Walking around in NYC is very much like a live, interactive video game. Whilst attempting to rapidly reach a destination (to conquer a level, if you will), one must dodge all sorts of obstacles. You wouldn’t believe how suddenly a child on a skateboard can appear or how unexpectedly one might lose an eyeball by umbrella jousting. Today, I nearly died several times.

I prefer, if possible, to make it to work with all my lives left because typically I need at least two to get through a day there.  I then earn my extra lives after work which is how I manage to progress from level to level. On the next level, I can earn a scooter – super excited about that. If I’m smooth enough, I’ll snatch a helmet too.

My walk to work this morning would have been stressful had it not turned into a video game. A dodging game of sorts!  “Aha!! You missed me, you bitter person with the huge, ugly frown, swinging your incredibly large backpack around and refusing to give an inch on the sidewalk.”
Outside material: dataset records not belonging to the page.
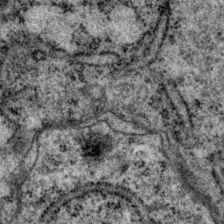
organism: P. pacificus
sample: Pharynx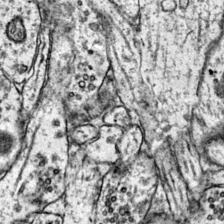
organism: Mouse
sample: Primary visual cortex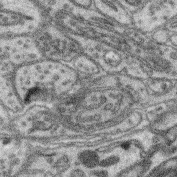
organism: Mouse
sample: Retina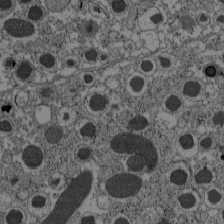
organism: C57BL Mouse
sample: Pancreatic islet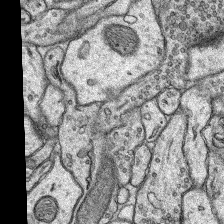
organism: Rat
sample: Hippocampus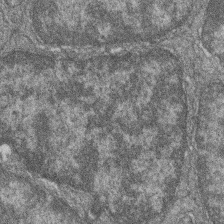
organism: Zebrafish
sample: Cilia; retinal pigment epithelium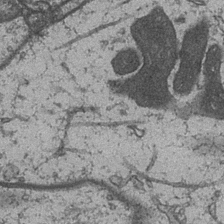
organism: Drosophila
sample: Optic medulla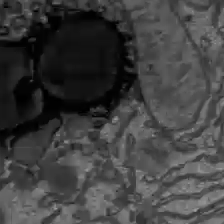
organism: C57BL Mouse
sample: Liver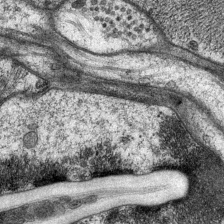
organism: P. pacificus
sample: Pharynx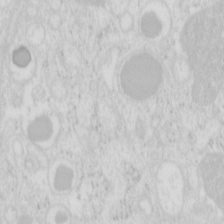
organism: Mouse
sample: Pancreas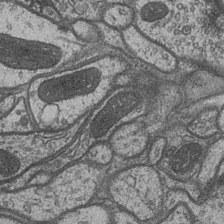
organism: Drosophila
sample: Optic medulla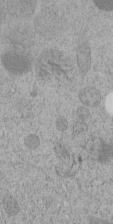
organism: C. elegans
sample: C. elegans embryo early stage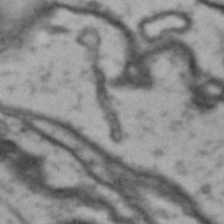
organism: Drosophila
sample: Brain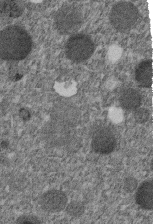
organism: C. elegans
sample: C. elegans embryo early stage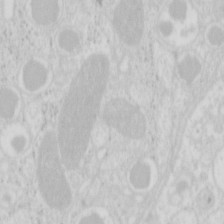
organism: Mouse
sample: Pancreas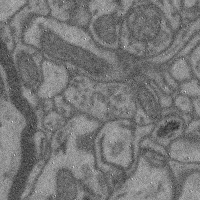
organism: Mouse
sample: Cerebral cortex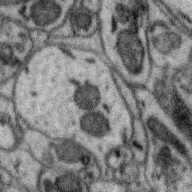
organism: Zebra finch
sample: Brain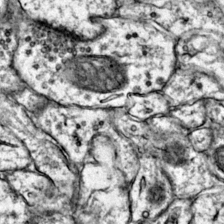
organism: Mouse
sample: Primary visual cortex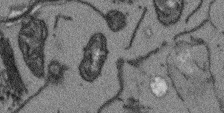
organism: Arabidopsis thaliana
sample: Root tip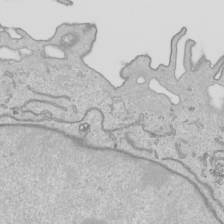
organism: Human
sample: Mitochondria in HCT116 cells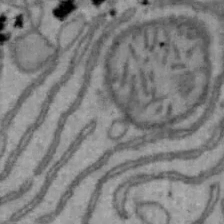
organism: Mouse
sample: Liver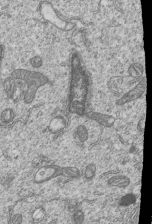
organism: Human
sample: MDA-MB-231 cells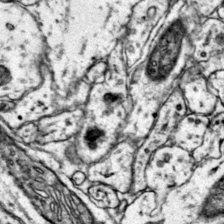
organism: Mouse
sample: Primary visual cortex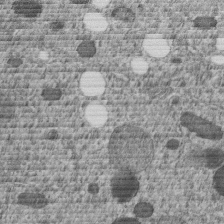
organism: C. elegans
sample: C. elegans embryo early stage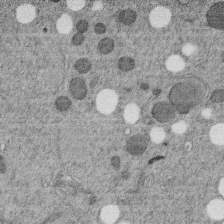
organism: C. elegans
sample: C. elegans embryo early stage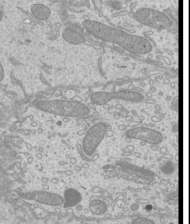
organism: Mouse
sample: Cilia; mouse epididymis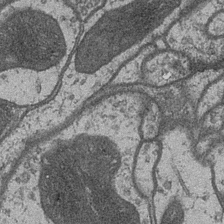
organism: Drosophila
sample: Optic medulla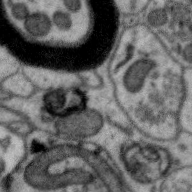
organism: Zebra finch
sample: Brain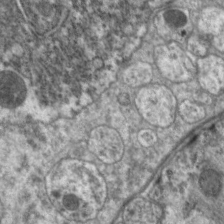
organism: C. elegans
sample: Pharynx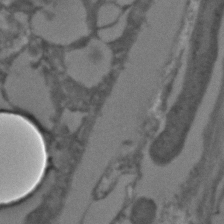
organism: C. elegans
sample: C. elegans embryo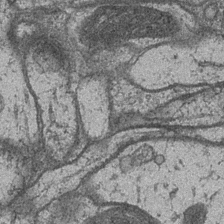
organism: Drosophila
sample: Optic medulla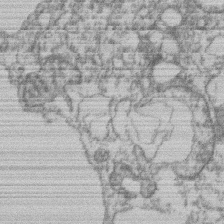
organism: Mouse
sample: T cell stromal cell synapse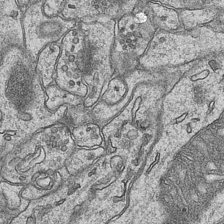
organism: Mouse
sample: CA1 Hippocampus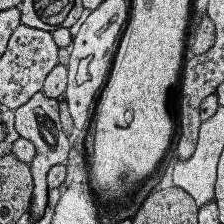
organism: Human
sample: Temporal Lobe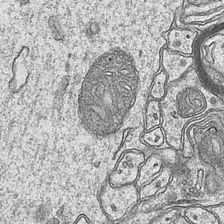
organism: Mouse
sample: CA1 Hippocampus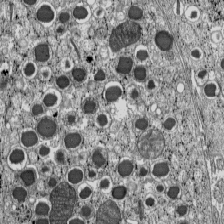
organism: C57BL Mouse
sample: Pancreatic islet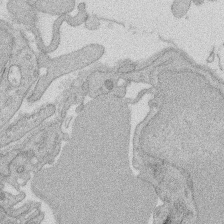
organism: Rat
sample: Salivary granule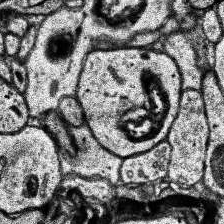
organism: Human
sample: Temporal Lobe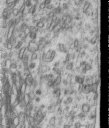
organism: Human
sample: Centriole in RPE cells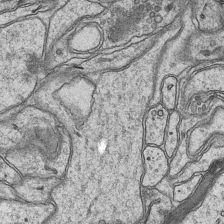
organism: Mouse
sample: CA1 Hippocampus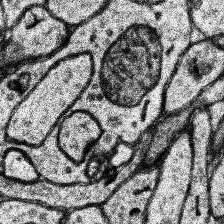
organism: Human
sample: Temporal Lobe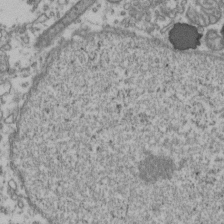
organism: Human
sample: Activated Jurkat CD4+ T cells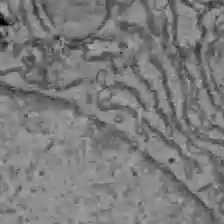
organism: C57BL Mouse
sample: Liver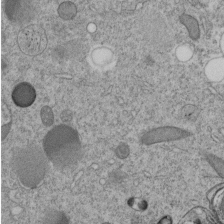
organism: C. elegans
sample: C. elegans embryo early stage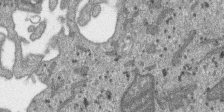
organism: Human
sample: Lung epithelial cells infected with SARS-CoV-2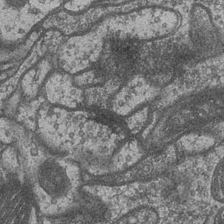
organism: Drosophila
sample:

The game of life isn’t all that different, eh? I’d like to think that I have the same choice in life as in video gaming. The next time I get taken out by an obstacle, I’m going to pick myself up, take the 2 lives I have remaining, go back to the beginning and kick that level’s *#%^$.

MAKE BELIEVE.  It saves lives.

Skate Boarding Business Suit Guy

September 30, 2011

So, there’s this guy.  He wears a full business suit while skate boarding down Park Avenue presumably to work.  I haven’t been quick enough on the draw to capture him on camera – hey, skate boarders are fast!

I LOVE that he’s on a skateboard. In a business suit. On Park Avenue. Flying by all those fancy people with their fancy dogs and fancy children and all those business men in Armani suits doing business deals in transit and all those dog walkers and nannies and beautiful, thin women in their fancy jogging suits.  He’s flying by them, passing all the cabs and limos stuck in traffic, wind in his lapel and not a care in the world.

This is why it is now absolutely neccessary for me to get a razor scooter.  Park Avenue needs me.  Skate Boarding Business Suit Guy needs me.  The WORLD needs me to razor scoot.  And now, thanks to the Toys R Us coupon I received this morning, my time has arrived.

   See y’all on the Avenue.

Pictures coming soon.

Cup O’ Joe

September 27, 2011

I have always loved the smell of coffee but didn’t really care for the taste.  That is, until some evil person sold me on a cup of sugar with a touch of coffee about 6 years ago.  After that, I was a goner.   

Today’s simple little thing: Cup O’ Joe.